There is a gendered element of the self-made myth, because anyone who cares for their elderly parents—often women—or cares for children—often women—knows that there is no total autonomy for human beings. In the past, able-bodied white men may have imagined their own autonomy, but they too have been intensely needy, depending upon their wives, mothers, indentured servants, enslaved people—in other words, needing other people’s invisible labor.
You write about therapy. How so?
I was writing about people who experienced extreme trauma who came from working-class backgrounds. The therapies they experienced tended to be personal psychology, which put pressure on them to heal and be model citizens. In contrast, I also talked to people who were practicing a more class-aware therapy where people pay on a sliding scale or where the therapy is even free. In the latter, there was more awareness of what money and class and inequality have to do with people’s happiness. If a woman can’t leave their partner even if they are emotionally abusive because the woman is unemployed or makes much less money than he does, that’s an important element for a therapist to talk about.
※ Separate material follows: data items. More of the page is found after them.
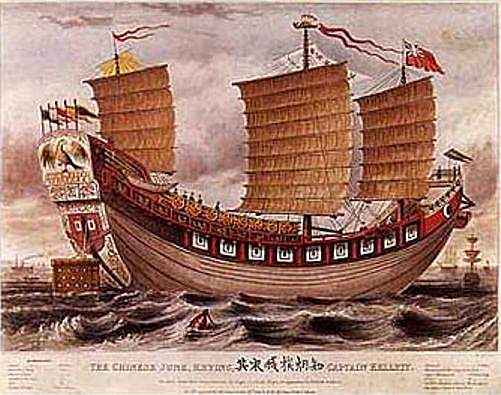 Chinese Junk Keying. 1848 engraving.
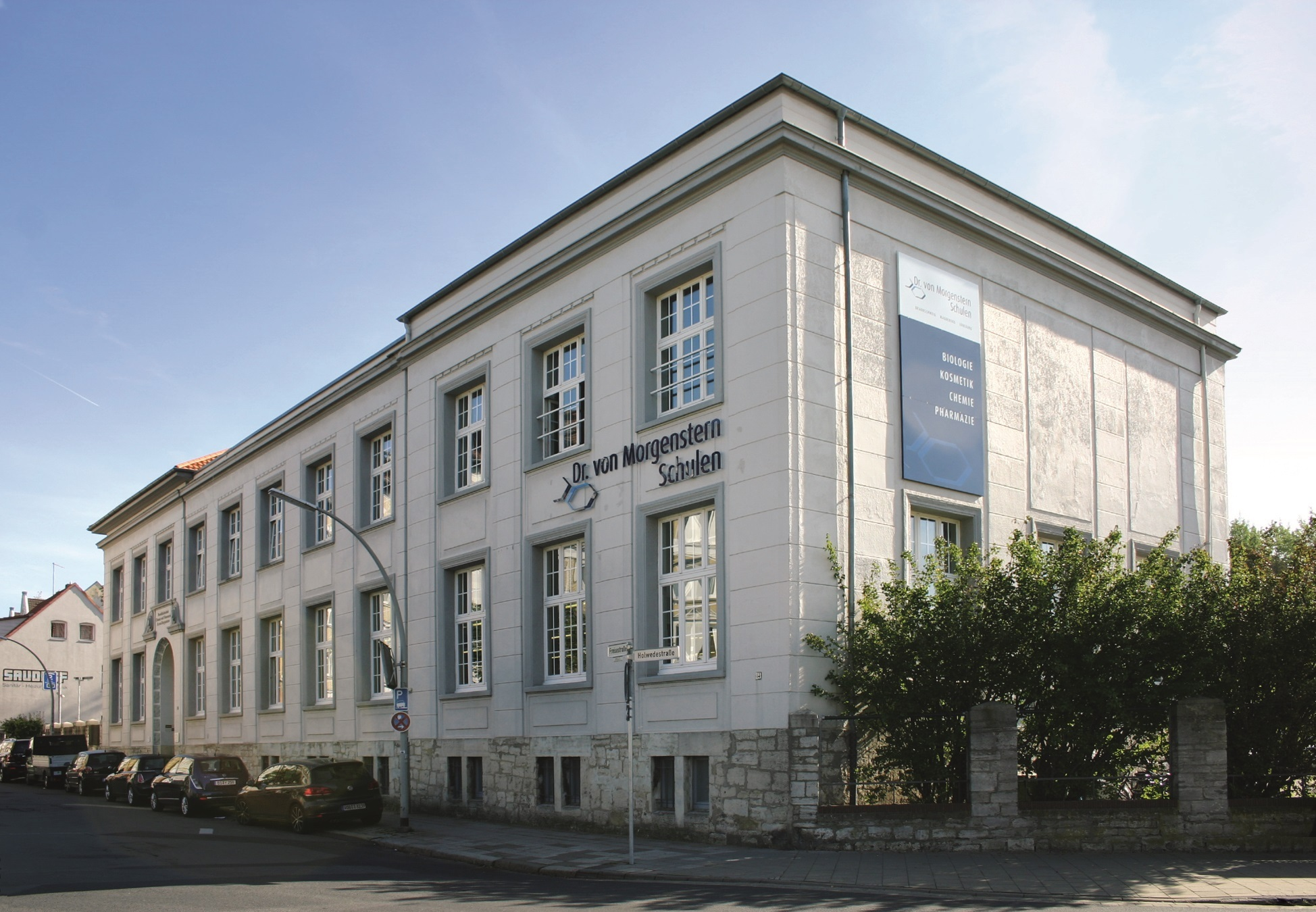 Das Bild zeigt das Schulgebäude der Dr. von Morgenstern Schulen am Standort Braunschweig.
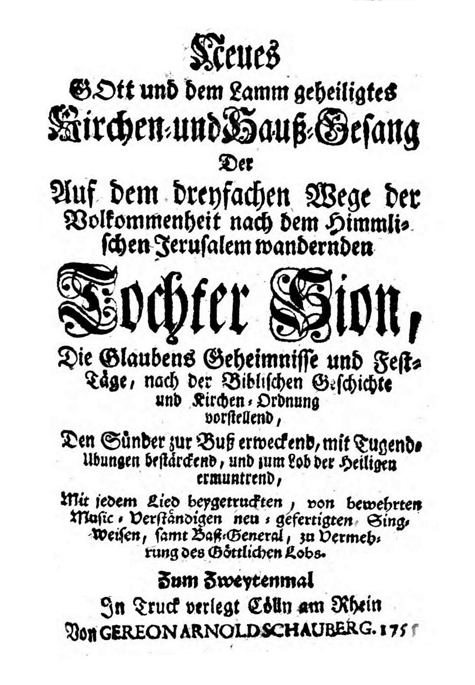 Heinrich Lindenborn: Neues Gott und dem Lamm geheiligtes Kirchen- und Hauß-Gesang der auf dem dreyfachen Wege der Volkommenheit nach dem himmlischen Jerusalem wandernden Tochter Sion (2. Auflage), Köln 1755, Titelseite
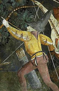 Страсти св. Себастьяна (фрагмент)
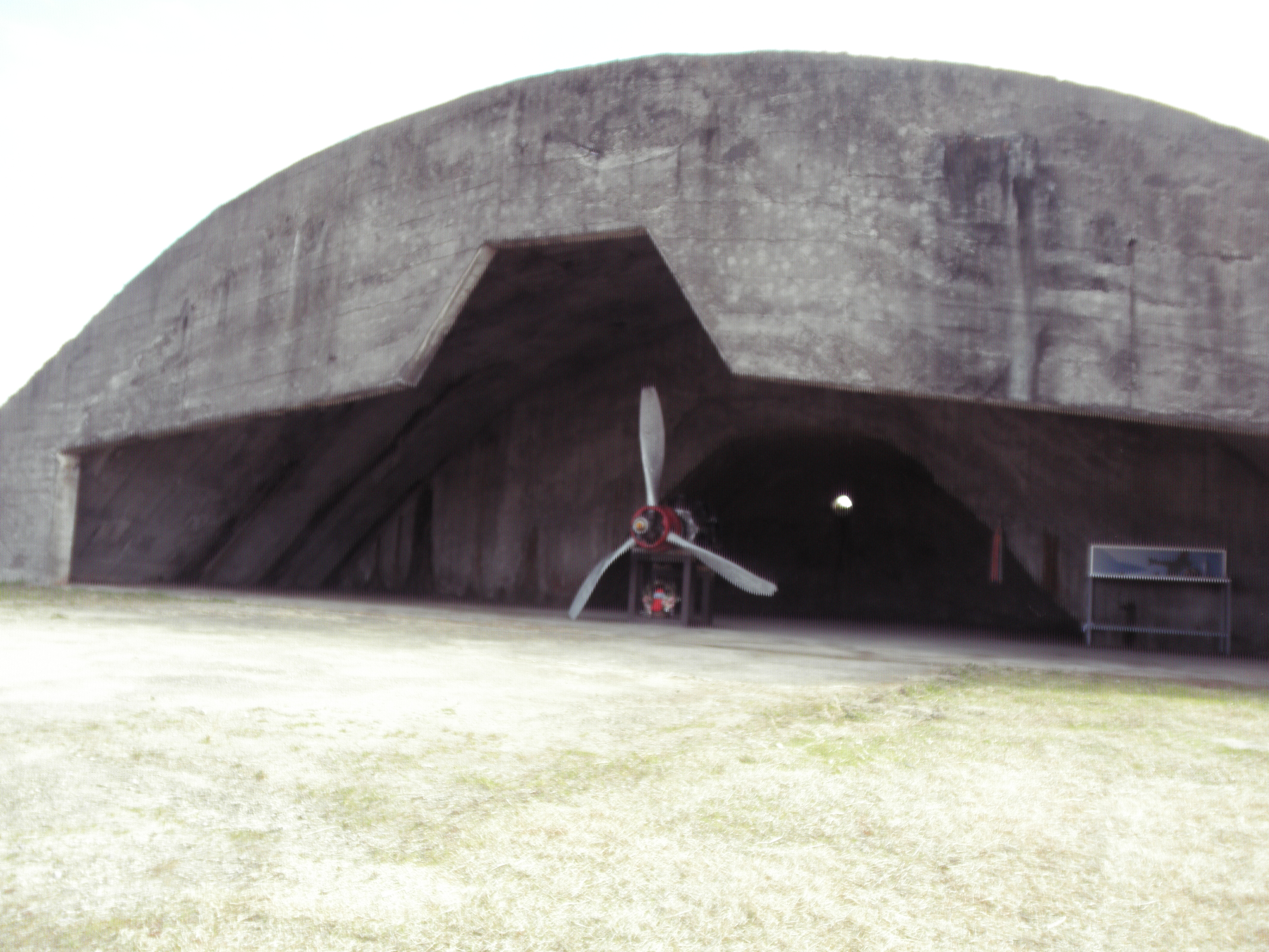 城井1号掩体壕、正面アップ気味で撮影しました。中に何があるのかだいたいわかります。

Is there a way in which a certain type of individualism, which Irving Howe points to in his book on Emerson, provides a potent source of resistance or rebellion?
Personal responsibility can mean mutual aid. Personal responsibility can mean you have an obligation to participate in the community. It’s a language shift. Similarly, I could imagine an individualism that didn’t just mean Reaganism but also offered a source of resistance, especially if practiced in tandem with others. And sure there are elements of individualism that are nonconformist and that create new cultural and artistic forms that challenge hidebound traditions and are wildly imaginative. That is deeply American as well, along with the negative individualism.
You argue that we must build off of and celebrate recent political victories. Can you describe those victories?
Some things that Biden and others have achieved have not been celebrated enough. The American Rescue Plan to me was remarkable in parts. So was the implementation of the Child Tax Credit and the eviction moratorium. And slowing down the churn rate off of Medicaid and the Supplemental Nutrition Assistance Program by not making people have to check in for reenrollment. That was driven by the pandemic but also an achievement. In the case of the latter, people stayed on the rolls rather than being kicked out.
You also write about alternatives to the individualist culture, like worker cooperatives and other kinds of voluntarism. You point out that there are around 463 worker co-ops, which is not very many. How can these become scalable?
These aren’t broad societal solutions necessarily but taken together they represent the seeds of a potential alternative to, say, gig work. I profiled one driver’s co-op cab company in New York and a pizza company in San Jose and a farm in Alabama, and they are on the upswing. With the worker owned cab co-op, the drivers get much more of the share of each ride than they would working for the corporate ride companies like Uber or Lyft.